Anybody know why IPN has run so hard in the last 2 days?  Its up well over 25% and I can see no announcements and as far as I can tell there has been no coverage from any of the usual commentators to cause it.


----------



## king.jackson (28 September 2006)

*IPN - up 40%*

IPN has risen about 40% the last few weeks.

It's main shareholder is Sonic Health which if you dont know was itself a stock which went from 5cents to 15 dollars in 5 years.

Any thoughts? (Or are we only interested in mining stock that dig nothing out of the ground on this site?!)


----------



## king.jackson (10 October 2006)

Its been holding steady since its rise to 18 cents a few weeks ago and yesterday had a substantial volume traded (4million).

1,830,746 wanting to buy at 17.5 cents at close yesterday.

If IPN can do even half as well as its competitor Primary Health (which sits at 12 dollars) I'll be a very happy camper.


----------



## asx256 (11 October 2006)

*IPN - Independent Prac*

has any one watching this one? chart looks great.


----------



## king.jackson (13 October 2006)

*Re: IPN - Independent Prac*

Sure have, I bought in 2 weeks ago and am already up 30%!  

The buy volume is very good and after reading a few articles about this company I believe its completely undervalued.

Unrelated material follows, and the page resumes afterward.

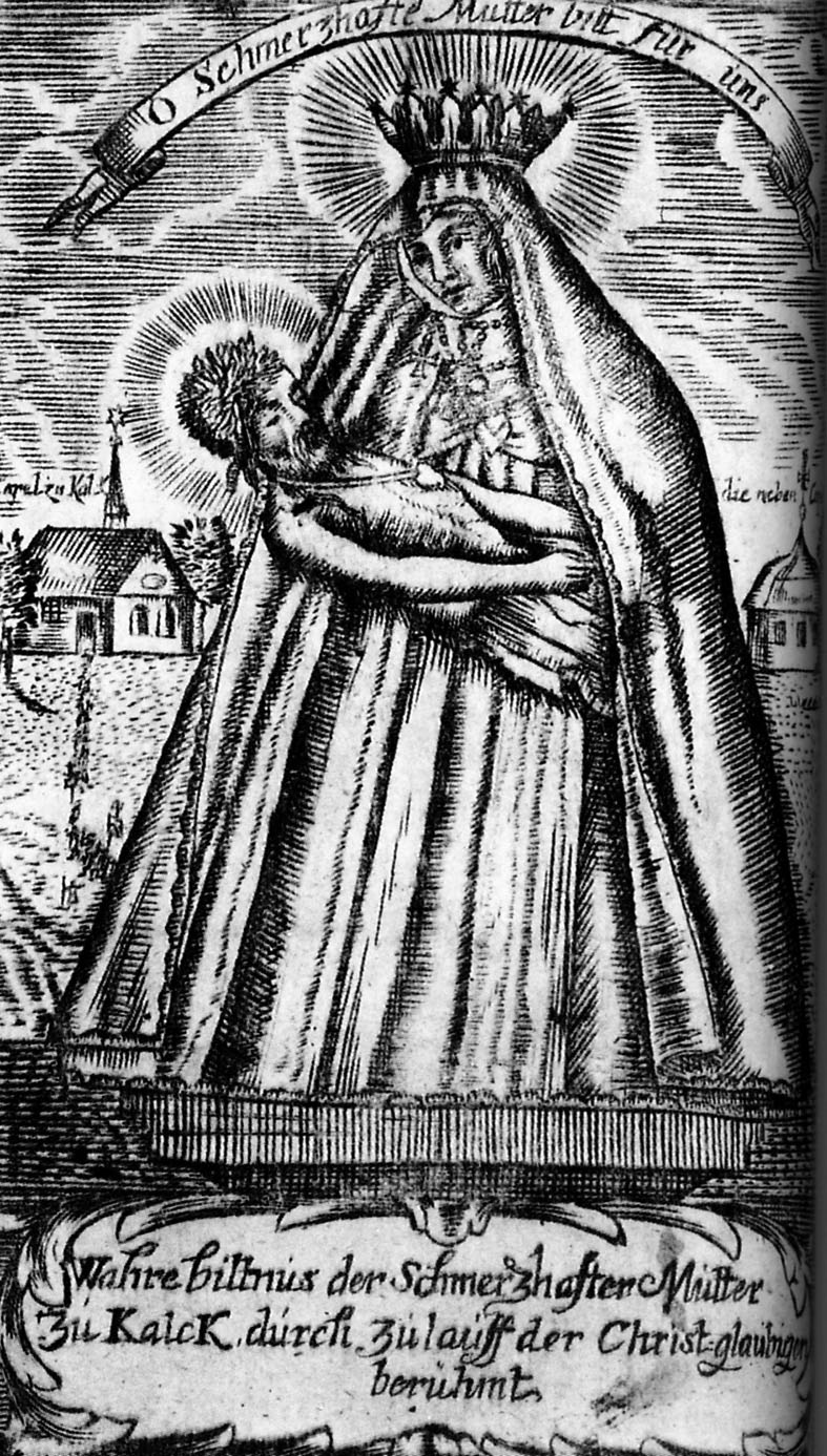 Köln-Kalk-Gnadenbild
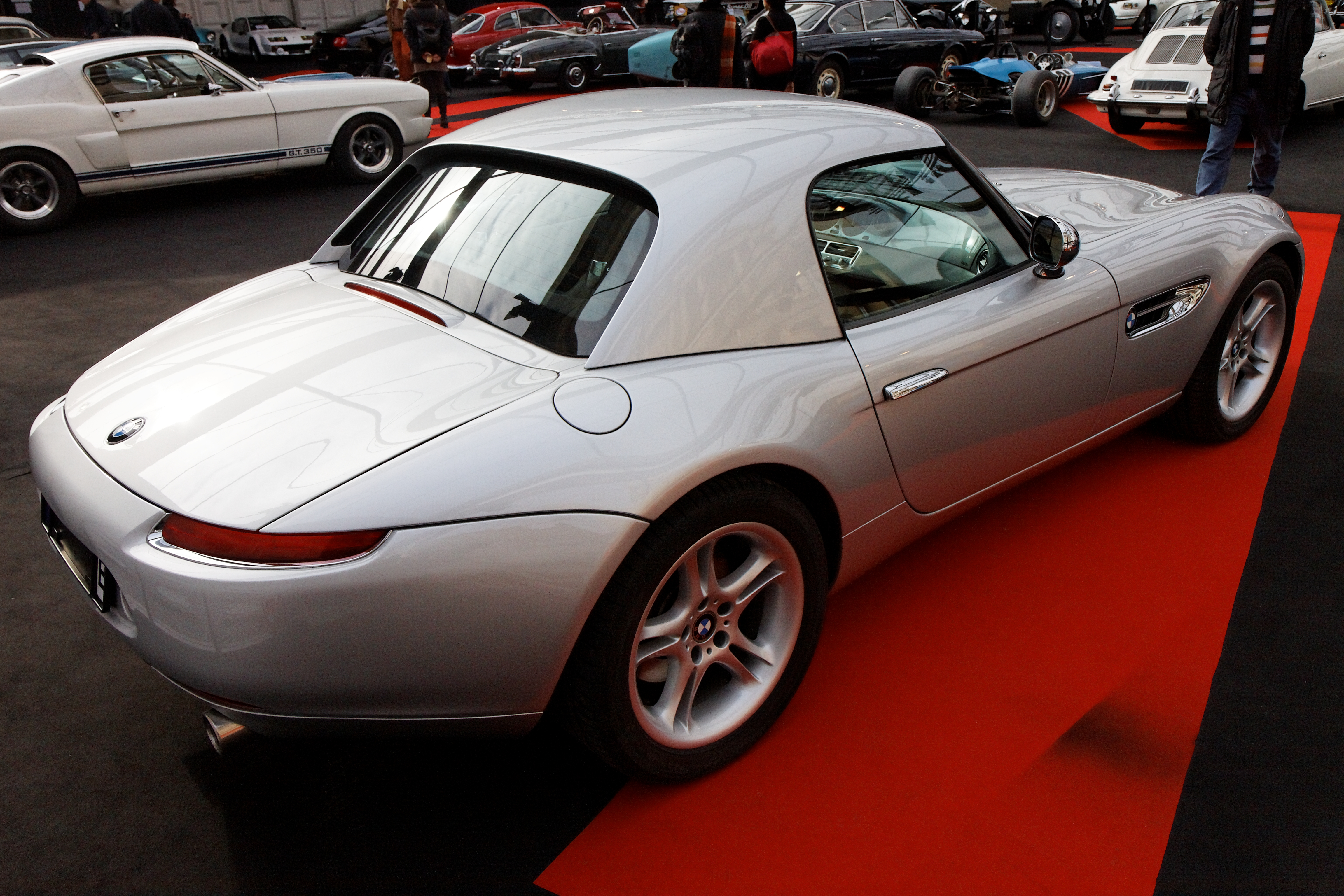 BMW Z8 - Festival Automobile International 2011 - Vente aux enchères

Its competitors are over 3 and 12 dollars.


----------



## asx256 (15 October 2006)

here is more info:

Price $0.21 
Shares on Issue 978,943,003 (owned 85% by SHL.asx)
Market Cap ($) 210,365,246  
EPS $0.55!!!!!!!!!
PE 38.18



SHL has couple of presentations and it mentioned that starting from mid 2006 IPN should grow 6 times its value until mid 2007. Well if what they say is accurate then IPN should be worth more than $1.20 by mid 2007 starting from November this year.


----------



## king.jackson (17 October 2006)

Im loving this stock. 

Currently up 50% and Im holding for the long run.


----------



## marc1 (31 January 2007)

king.jackson said:
			
		

> Im loving this stock.
> 
> Currently up 50% and Im holding for the long run.



King Jason i hope your still holding this one,looking very good atm

Is anyone else holding ??????

Check out the buy sell market dept and volume over the last few 
days guys.

Holding atm in @.23


----------



## king.jackson (3 February 2007)

I certainly am holding this stock. More than doubled last 4 months and still looking strong.

Should see this one hit the dollar mark this year as stated in AGM presentation.


----------